Your assignment =
Print the records below exactly. Omit every picture.
=== Section Start ===
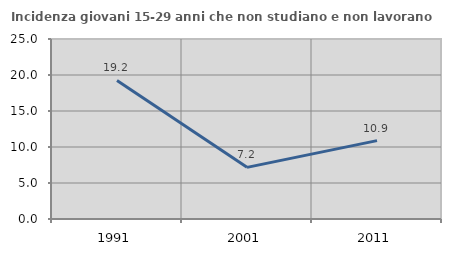
| Category | Incidenza giovani 15-29 anni che non studiano e non lavorano  |
|---|---|
| 1991.0 | 19.239 |
| 2001.0 | 7.171 |
| 2011.0 | 10.886 |
=== Section End ===
Result of this task =
| Category | Incidenza giovani 15-29 anni che non studiano e non lavorano  |
|---|---|
| 1991.0 | 19.239 |
| 2001.0 | 7.171 |
| 2011.0 | 10.886 |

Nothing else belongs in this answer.